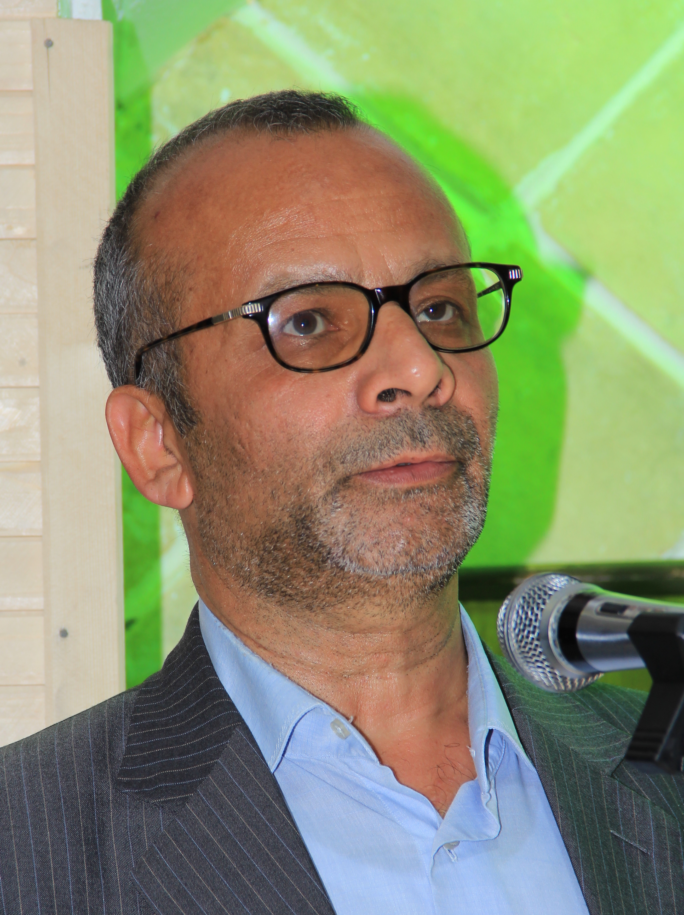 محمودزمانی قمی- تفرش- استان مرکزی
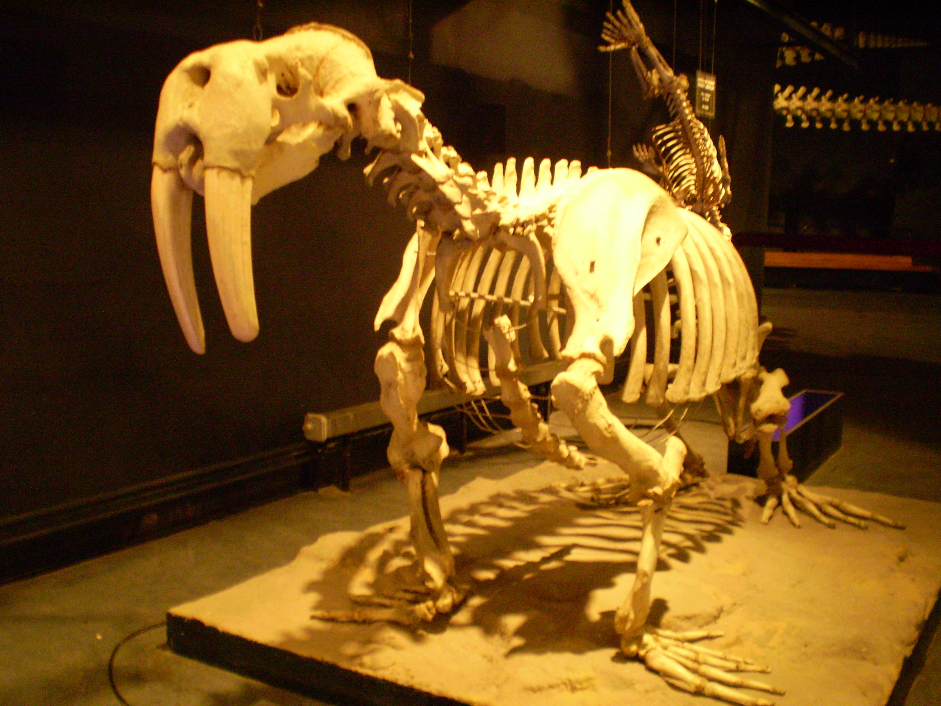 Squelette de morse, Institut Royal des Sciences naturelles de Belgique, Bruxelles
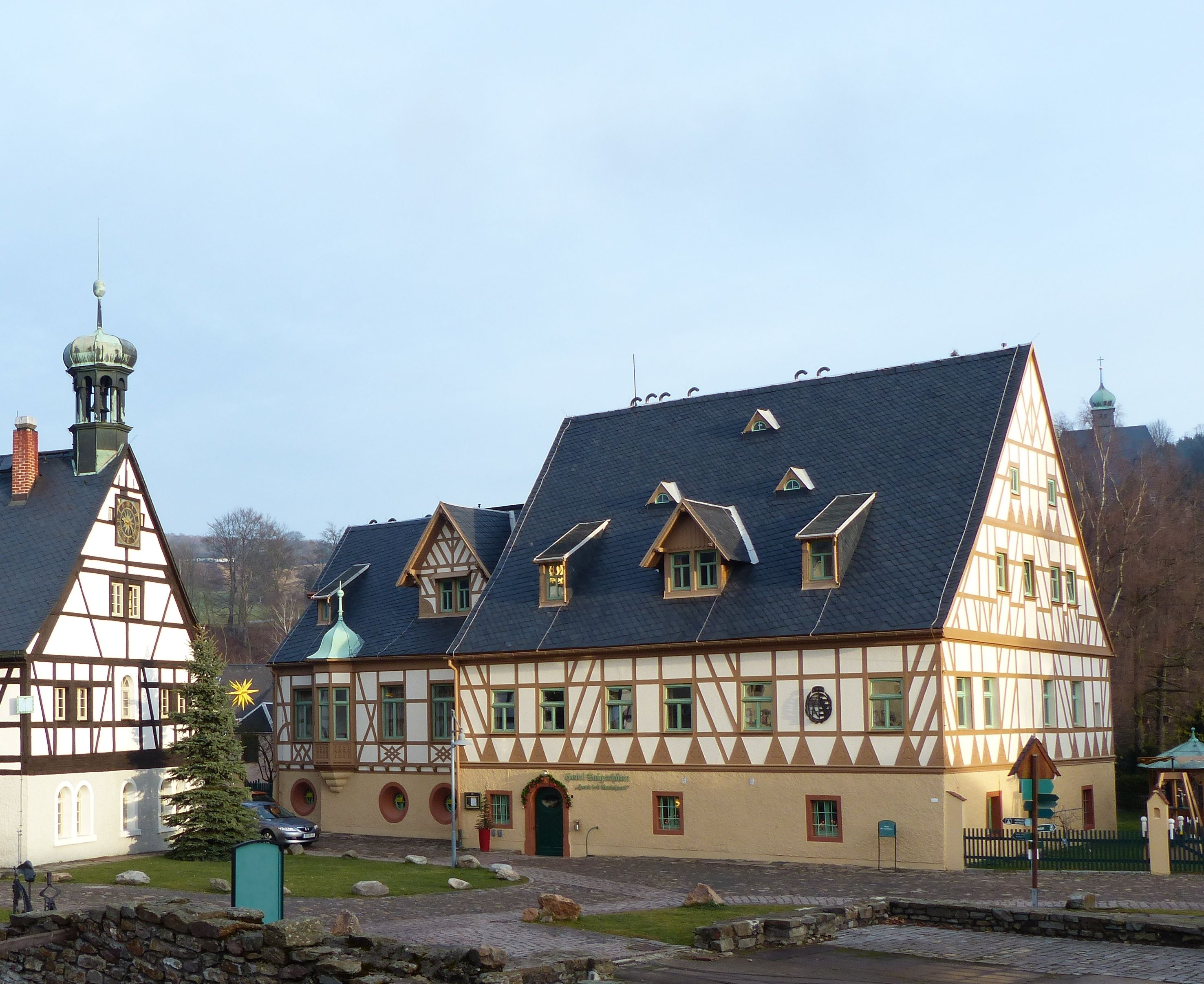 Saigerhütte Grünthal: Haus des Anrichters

--

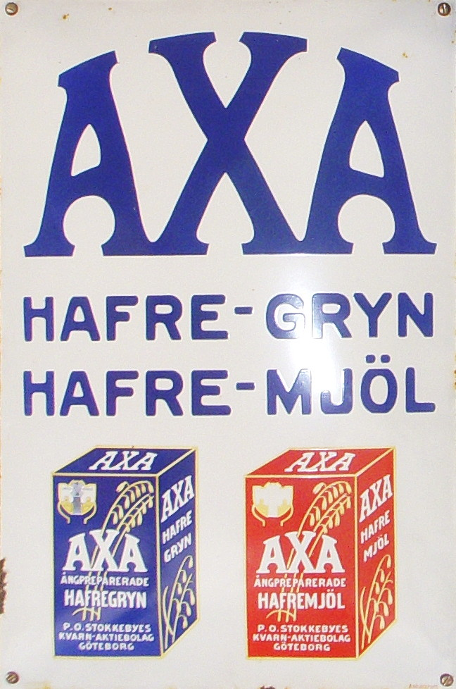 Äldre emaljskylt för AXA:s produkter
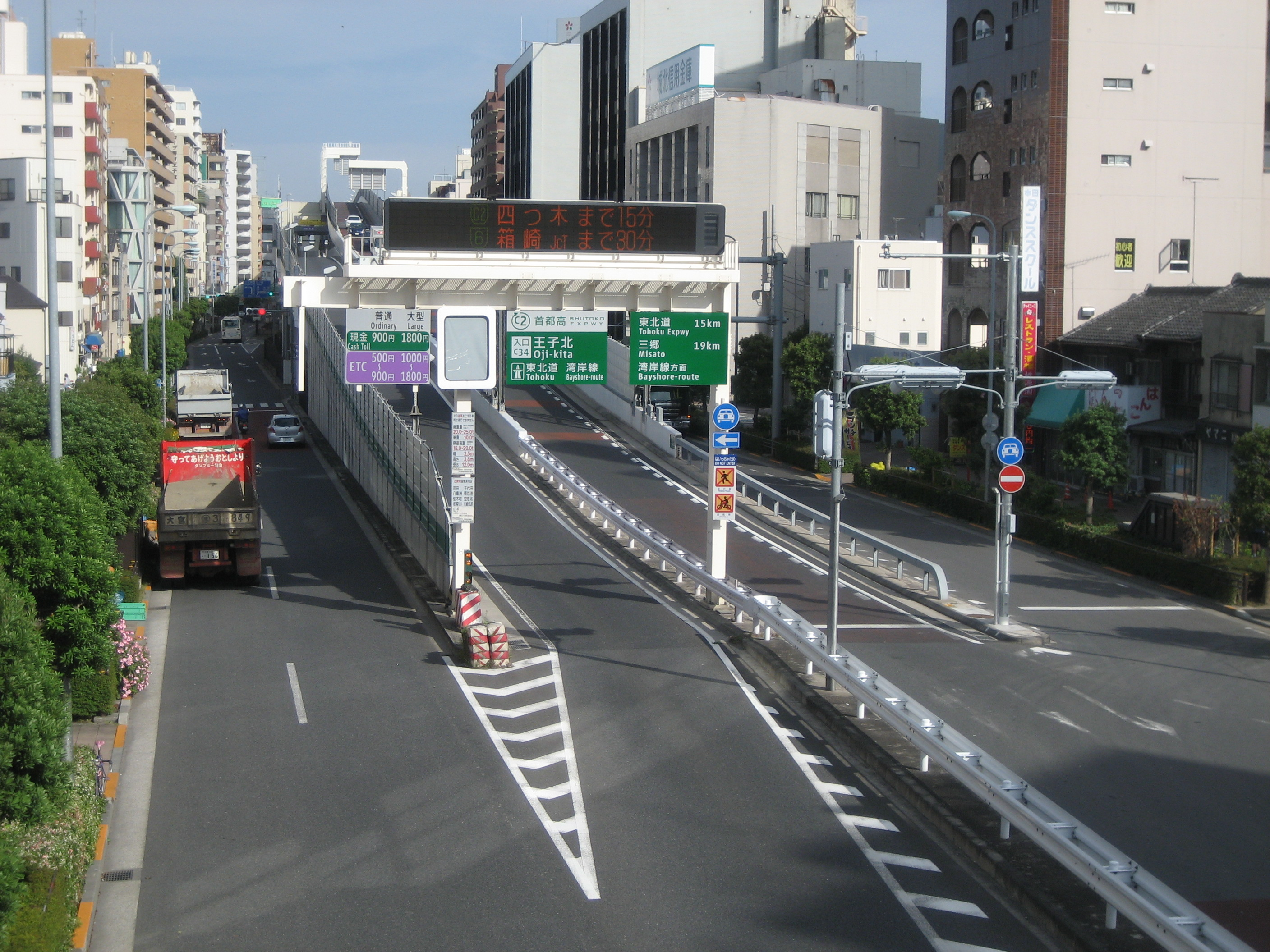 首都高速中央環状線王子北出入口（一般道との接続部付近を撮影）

→ Prompt
Find the line with "Äldre emaljskylt för AXA:s produkter" and the line with "首都高速中央環状線王子北出入口（一般道との接続部付近を撮影）" in the records above. Copy both and all lines between them exactly, without pictures.

→ Completed task
 Äldre emaljskylt för AXA:s produkter
 首都高速中央環状線王子北出入口（一般道との接続部付近を撮影）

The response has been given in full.